Instructions to follow: Transcribe every line below exactly; no image goes into the output.
=== Data extract ===
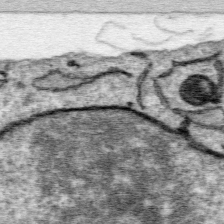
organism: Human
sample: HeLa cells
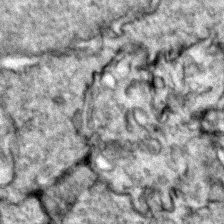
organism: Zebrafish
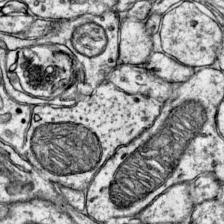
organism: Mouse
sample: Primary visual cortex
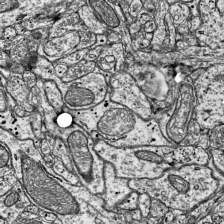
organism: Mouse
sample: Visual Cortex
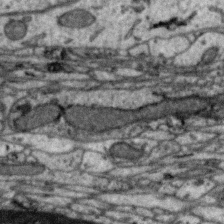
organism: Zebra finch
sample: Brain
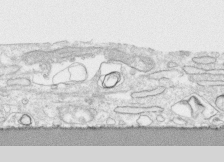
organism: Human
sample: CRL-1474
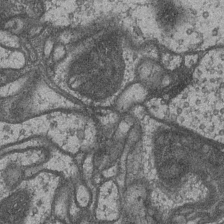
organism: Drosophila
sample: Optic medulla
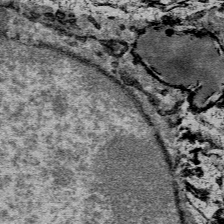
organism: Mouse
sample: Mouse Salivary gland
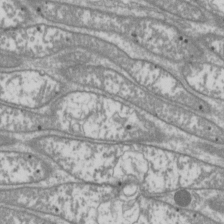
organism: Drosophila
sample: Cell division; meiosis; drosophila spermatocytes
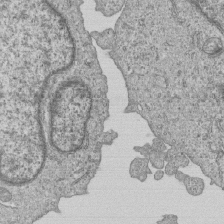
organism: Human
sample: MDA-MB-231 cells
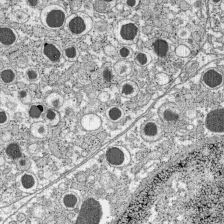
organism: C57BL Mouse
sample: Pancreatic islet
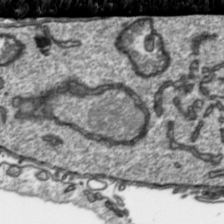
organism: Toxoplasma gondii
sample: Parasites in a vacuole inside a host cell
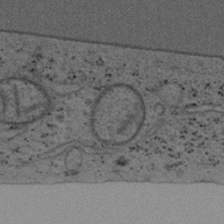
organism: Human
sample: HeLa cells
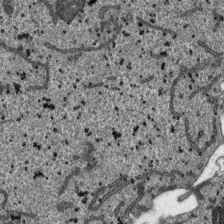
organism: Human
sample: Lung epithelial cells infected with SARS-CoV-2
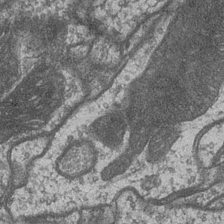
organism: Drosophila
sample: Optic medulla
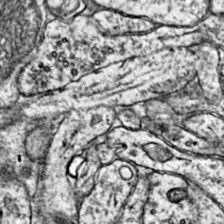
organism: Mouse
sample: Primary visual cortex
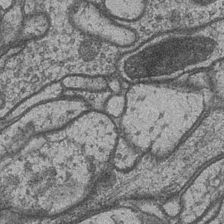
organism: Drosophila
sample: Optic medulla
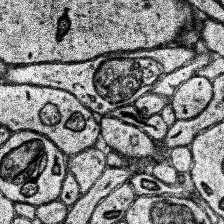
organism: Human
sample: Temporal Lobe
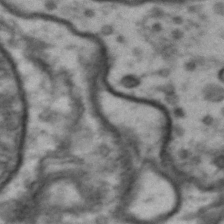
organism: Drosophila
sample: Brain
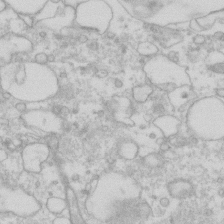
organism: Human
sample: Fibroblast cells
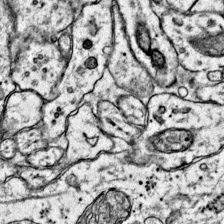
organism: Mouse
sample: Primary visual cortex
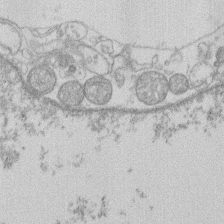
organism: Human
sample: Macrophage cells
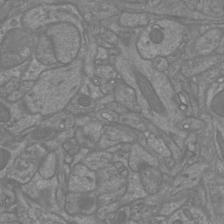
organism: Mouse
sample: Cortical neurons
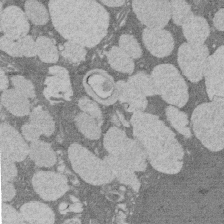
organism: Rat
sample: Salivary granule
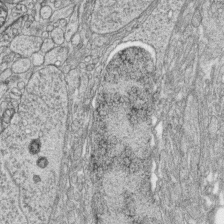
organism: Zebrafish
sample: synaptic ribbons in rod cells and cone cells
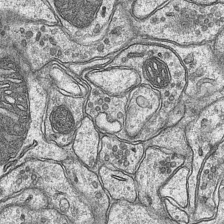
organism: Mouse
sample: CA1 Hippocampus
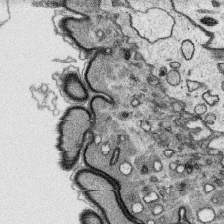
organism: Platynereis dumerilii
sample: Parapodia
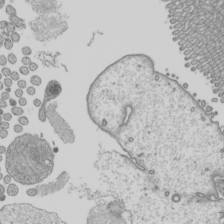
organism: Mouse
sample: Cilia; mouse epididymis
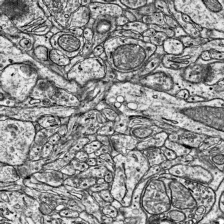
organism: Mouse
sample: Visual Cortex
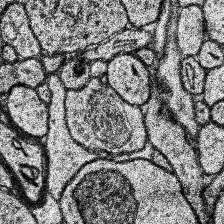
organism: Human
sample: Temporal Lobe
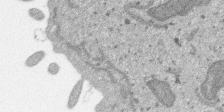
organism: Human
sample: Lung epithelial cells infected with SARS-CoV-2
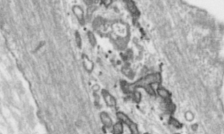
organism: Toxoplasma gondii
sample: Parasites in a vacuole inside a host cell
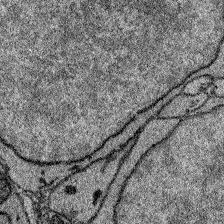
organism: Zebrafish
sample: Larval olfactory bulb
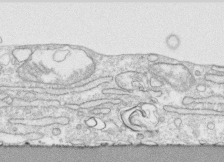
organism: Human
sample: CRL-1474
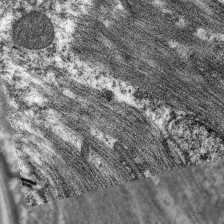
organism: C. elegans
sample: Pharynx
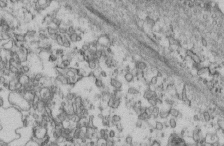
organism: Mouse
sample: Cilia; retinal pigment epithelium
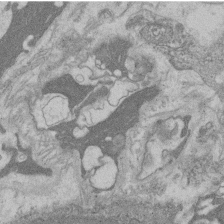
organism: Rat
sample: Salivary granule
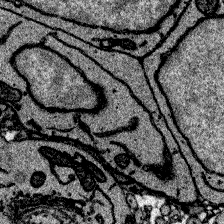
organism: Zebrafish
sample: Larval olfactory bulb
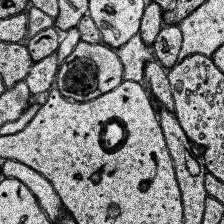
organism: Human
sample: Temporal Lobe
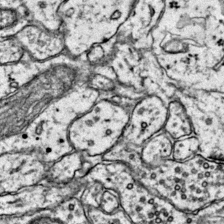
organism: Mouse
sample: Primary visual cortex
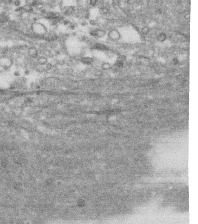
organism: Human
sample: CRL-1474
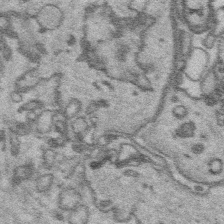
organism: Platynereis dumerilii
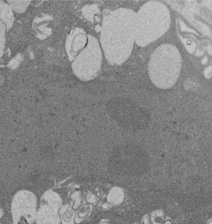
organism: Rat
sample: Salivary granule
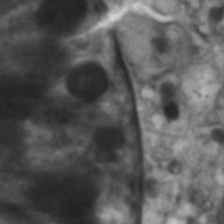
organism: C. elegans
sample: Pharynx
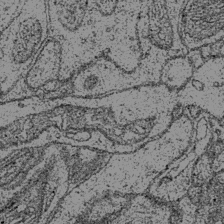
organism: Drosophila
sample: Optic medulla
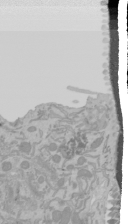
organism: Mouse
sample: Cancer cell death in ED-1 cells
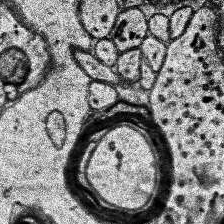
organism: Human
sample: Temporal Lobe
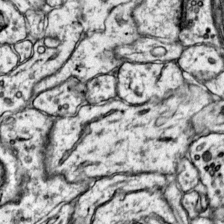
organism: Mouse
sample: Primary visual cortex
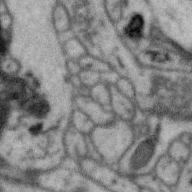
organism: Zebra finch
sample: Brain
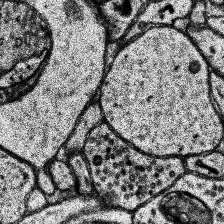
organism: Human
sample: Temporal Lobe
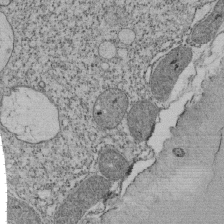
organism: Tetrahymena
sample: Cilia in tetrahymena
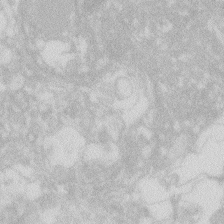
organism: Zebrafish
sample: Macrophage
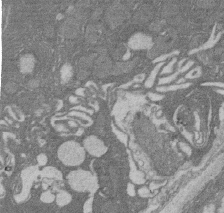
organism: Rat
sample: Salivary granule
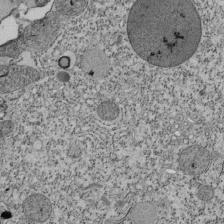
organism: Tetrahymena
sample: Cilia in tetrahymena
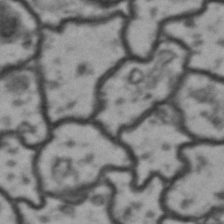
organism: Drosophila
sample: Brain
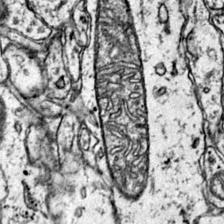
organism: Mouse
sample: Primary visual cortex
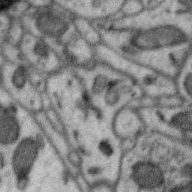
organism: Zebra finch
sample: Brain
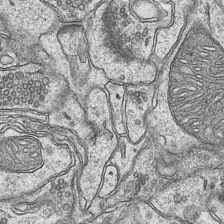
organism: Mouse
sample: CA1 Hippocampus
===
Response:
organism: Human
sample: HeLa cells
organism: Zebrafish
organism: Mouse
sample: Primary visual cortex
organism: Mouse
sample: Visual Cortex
organism: Zebra finch
sample: Brain
organism: Human
sample: CRL-1474
organism: Drosophila
sample: Optic medulla
organism: Mouse
sample: Mouse Salivary gland
organism: Drosophila
sample: Cell division; meiosis; drosophila spermatocytes
organism: Human
sample: MDA-MB-231 cells
organism: C57BL Mouse
sample: Pancreatic islet
organism: Toxoplasma gondii
sample: Parasites in a vacuole inside a host cell
organism: Human
sample: HeLa cells
organism: Human
sample: Lung epithelial cells infected with SARS-CoV-2
organism: Drosophila
sample: Optic medulla
organism: Mouse
sample: Primary visual cortex
organism: Drosophila
sample: Optic medulla
organism: Human
sample: Temporal Lobe
organism: Drosophila
sample: Brain
organism: Human
sample: Fibroblast cells
organism: Mouse
sample: Primary visual cortex
organism: Human
sample: Macrophage cells
organism: Mouse
sample: Cortical neurons
organism: Rat
sample: Salivary granule
organism: Zebrafish
sample: synaptic ribbons in rod cells and cone cells
organism: Mouse
sample: CA1 Hippocampus
organism: Platynereis dumerilii
sample: Parapodia
organism: Mouse
sample: Cilia; mouse epididymis
organism: Mouse
sample: Visual Cortex
organism: Human
sample: Temporal Lobe
organism: Human
sample: Lung epithelial cells infected with SARS-CoV-2
organism: Toxoplasma gondii
sample: Parasites in a vacuole inside a host cell
organism: Zebrafish
sample: Larval olfactory bulb
organism: Human
sample: CRL-1474
organism: C. elegans
sample: Pharynx
organism: Mouse
sample: Cilia; retinal pigment epithelium
organism: Rat
sample: Salivary granule
organism: Zebrafish
sample: Larval olfactory bulb
organism: Human
sample: Temporal Lobe
organism: Mouse
sample: Primary visual cortex
organism: Human
sample: CRL-1474
organism: Platynereis dumerilii
organism: Rat
sample: Salivary granule
organism: C. elegans
sample: Pharynx
organism: Drosophila
sample: Optic medulla
organism: Mouse
sample: Cancer cell death in ED-1 cells
organism: Human
sample: Temporal Lobe
organism: Mouse
sample: Primary visual cortex
organism: Zebra finch
sample: Brain
organism: Human
sample: Temporal Lobe
organism: Tetrahymena
sample: Cilia in tetrahymena
organism: Zebrafish
sample: Macrophage
organism: Rat
sample: Salivary granule
organism: Tetrahymena
sample: Cilia in tetrahymena
organism: Drosophila
sample: Brain
organism: Mouse
sample: Primary visual cortex
organism: Zebra finch
sample: Brain
organism: Mouse
sample: CA1 Hippocampus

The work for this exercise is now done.